08 Apr 2026 · 7 min read
Section 6(4) of the DPDP Act 2023 is short and unforgiving: a Data Principal can withdraw consent at any time, and "the ease of doing so shall be comparable to the ease with which such consent was given". One sentence kills most cookie-banner architectures built before 2024.
If you collect consent in one click on a banner, you have to honour withdrawal in one click too — not a five-step form, not an email to grievance@, not a CAPTCHA-gated portal. The Rules explicitly call out "dark patterns" that make withdrawal disproportionately harder; the Data Protection Board has already signalled that asymmetry between Accept and Withdraw will be treated as a Section 6 violation.

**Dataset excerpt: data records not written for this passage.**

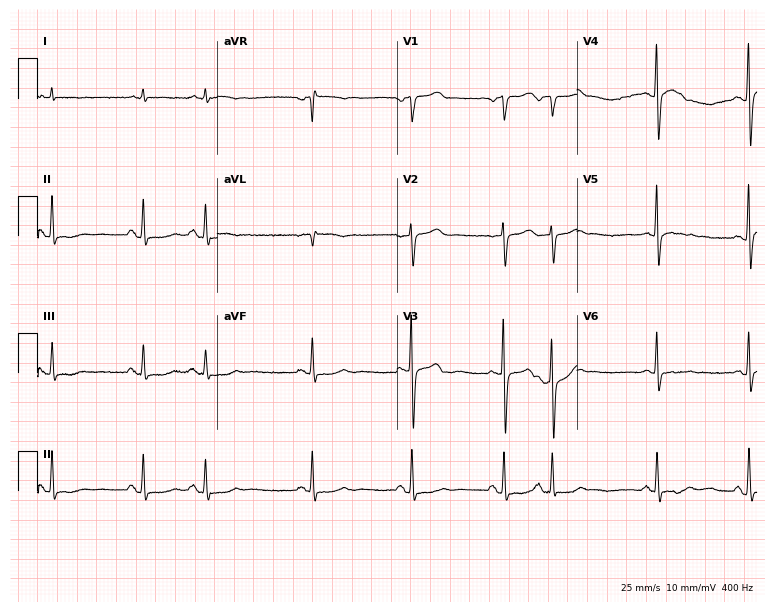
Electrocardiogram (7.3-second recording at 400 Hz), a female patient, 85 years old. Of the six screened findings (first-degree AV block, right bundle branch block, left bundle branch block, sinus bradycardia, atrial fibrillation, sinus tachycardia), none is recorded. Other findings, if any, are not listed.
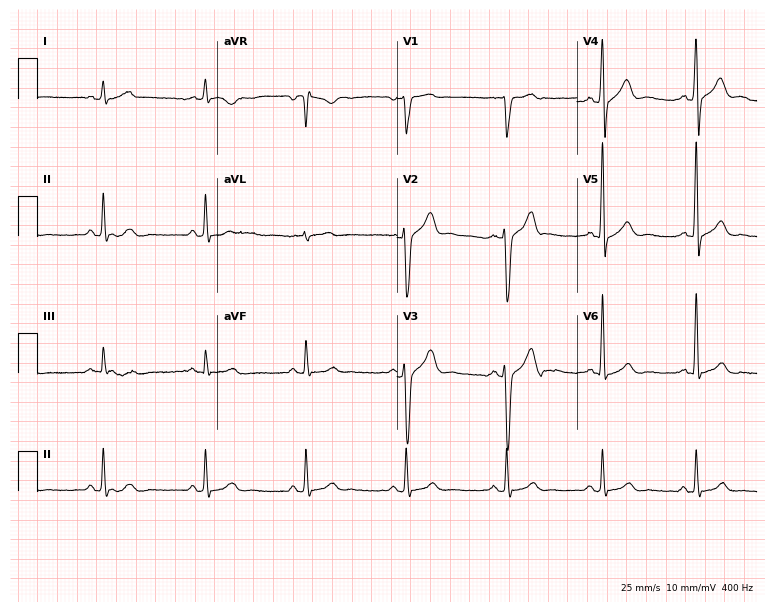
Electrocardiogram, a 28-year-old male. Overall reading on record: normal ECG.
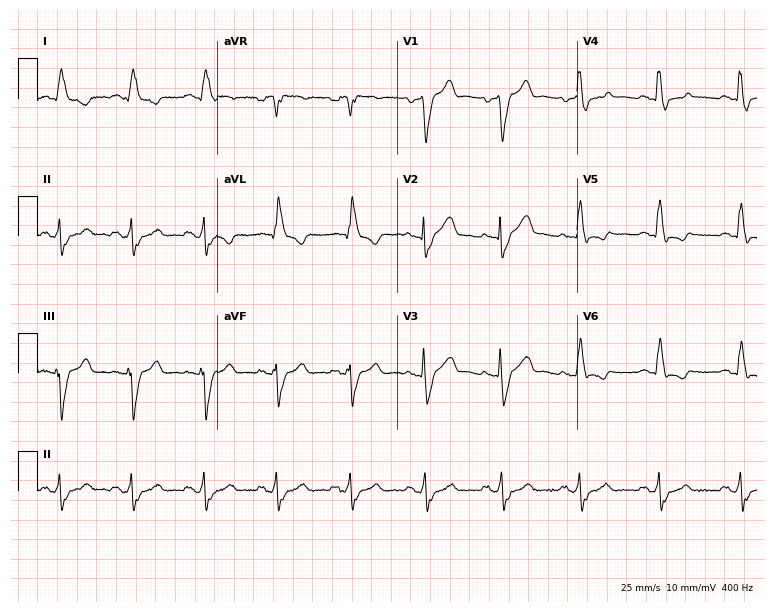
Resting 12-lead electrocardiogram (7.3-second recording at 400 Hz). Patient: a 64-year-old male. The tracing shows left bundle branch block.
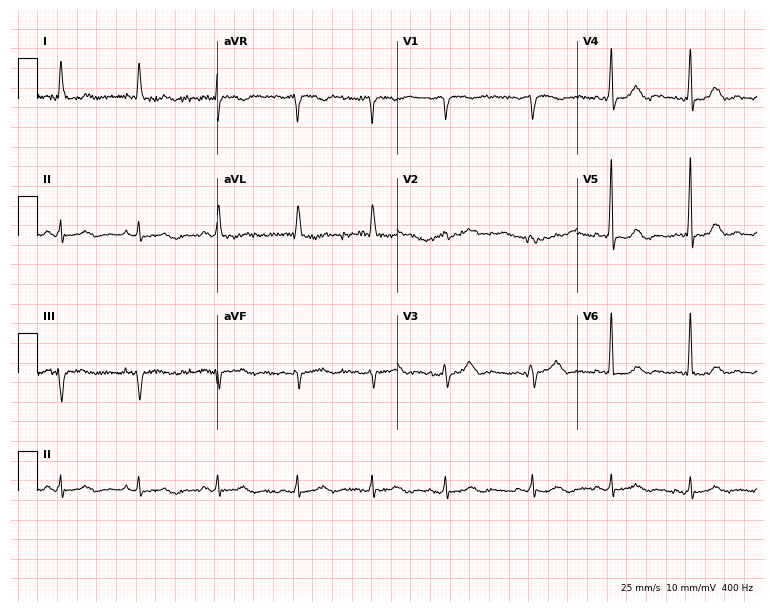
Resting 12-lead electrocardiogram (7.3-second recording at 400 Hz). Patient: a woman, 83 years old. Read as a normal ECG.
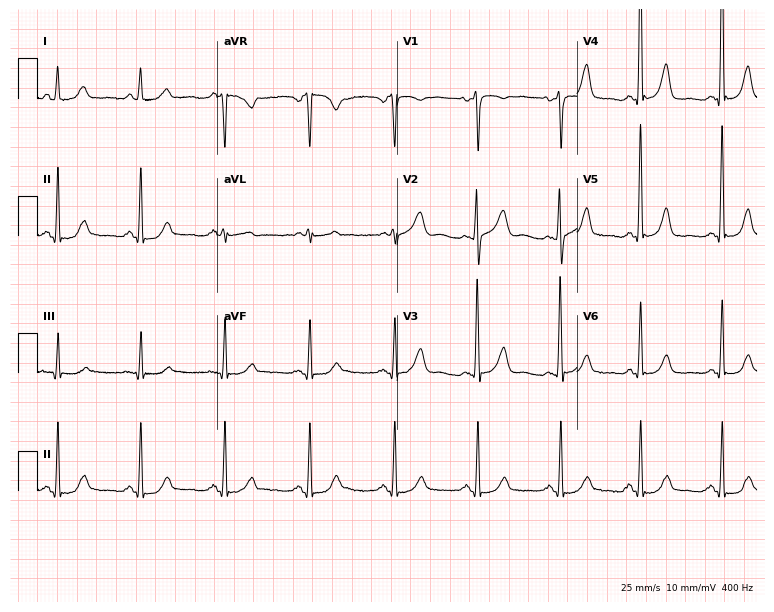
Standard 12-lead ECG recorded from a 44-year-old female patient (7.3-second recording at 400 Hz). None of these six findings is recorded: first-degree AV block, right bundle branch block (RBBB), left bundle branch block (LBBB), sinus bradycardia, atrial fibrillation (AF), sinus tachycardia.
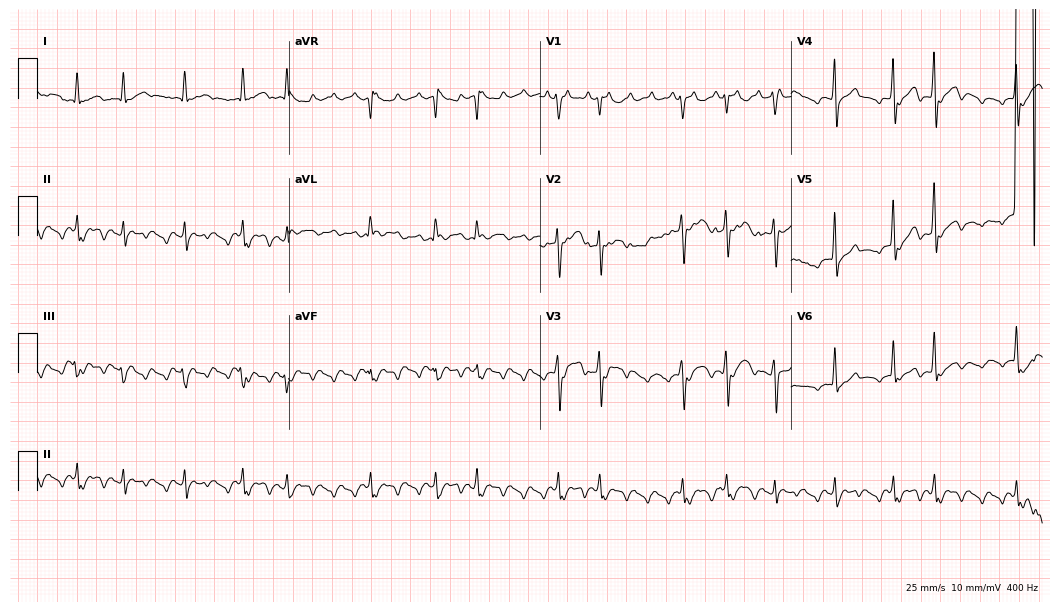
ECG — a 71-year-old male. Screened for six findings — first-degree AV block, right bundle branch block, left bundle branch block, sinus bradycardia, atrial fibrillation, sinus tachycardia — none is recorded. Other findings, if any, are not listed.
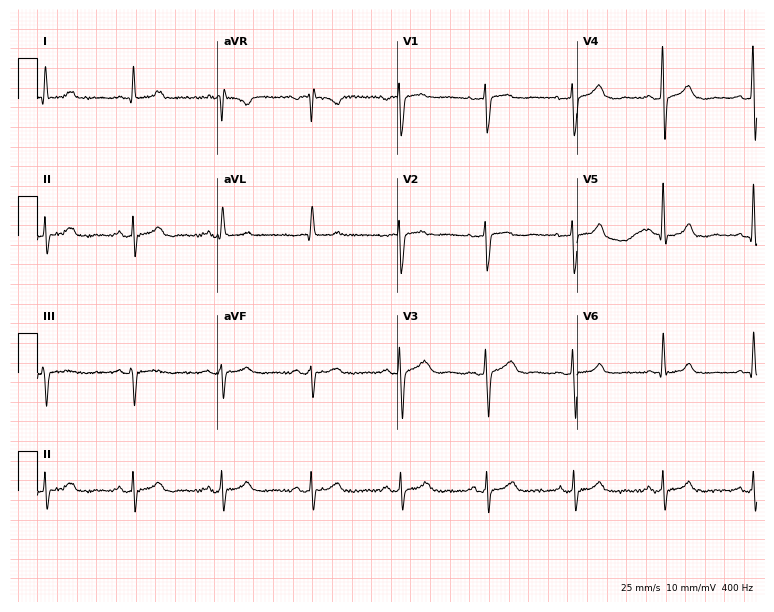
Electrocardiogram (7.3-second recording at 400 Hz), a 60-year-old woman. Overall reading on record: normal ECG.
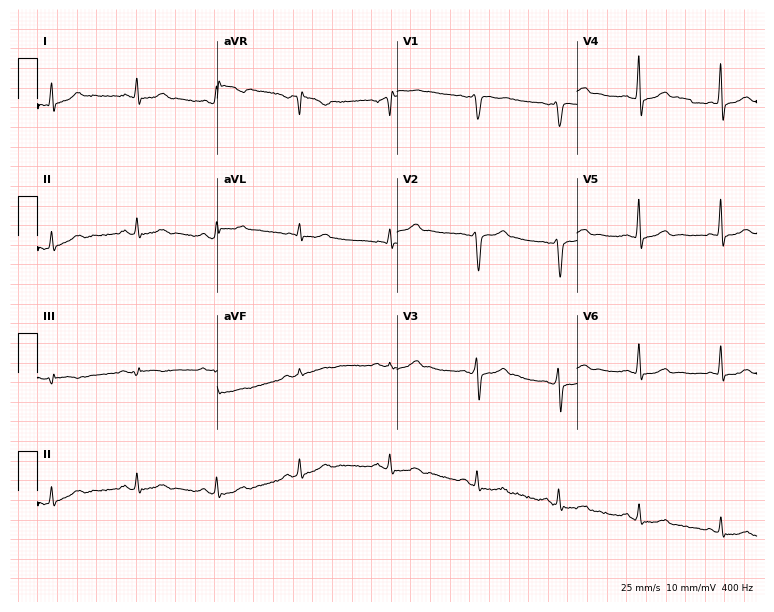
12-lead ECG from a 42-year-old man (7.3-second recording at 400 Hz). No first-degree AV block, right bundle branch block, left bundle branch block, sinus bradycardia, atrial fibrillation or sinus tachycardia recorded for this tracing. Only these six findings were labelled.
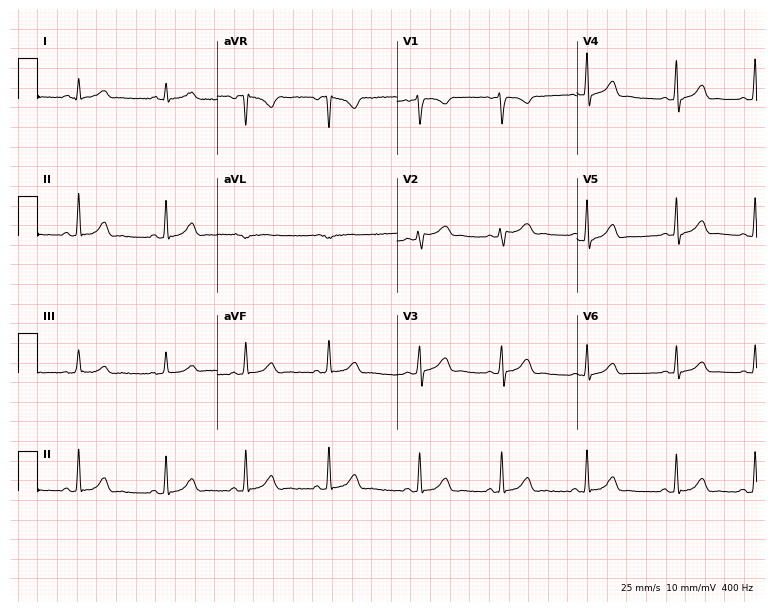
Resting 12-lead electrocardiogram. Patient: a 27-year-old woman. None of these six findings is recorded: first-degree AV block, right bundle branch block, left bundle branch block, sinus bradycardia, atrial fibrillation, sinus tachycardia.

The pattern that works: a persistent "Manage cookies" or "Manage consent" link in the footer of every page, plus the banner that re-opens on click and lets the user toggle each purpose. State lives in localStorage and is emitted as a CustomEvent so your analytics SDKs can listen and stop firing. On the backend, every withdrawal becomes an immutable row in your consent log with email/UA/ts — that record is your Section 8 evidence if the Board ever audits.
Don't forget the downstream chain. Withdrawal isn't just stopping new collection — it propagates to your processors. If you sent the user's email to Mailchimp, Salesforce, or Meta CAPI, you need a vendor-side delete or suppression call within a reasonable window. The Rules don't fix that window in days, but the safest reading is 30 days. Build the propagation pipeline now and document it; a documented imperfect pipeline beats a perfect undocumented one.
The checkDPDP banner builder handles the UX side — re-openable preference centre, per-category toggles, localStorage state, audit-event emission — for free. You still own the processor-side propagation; that's the part nobody can automate for you.
Note. Guidance, not legal advice. For specific compliance decisions, please consult a qualified data-protection lawyer.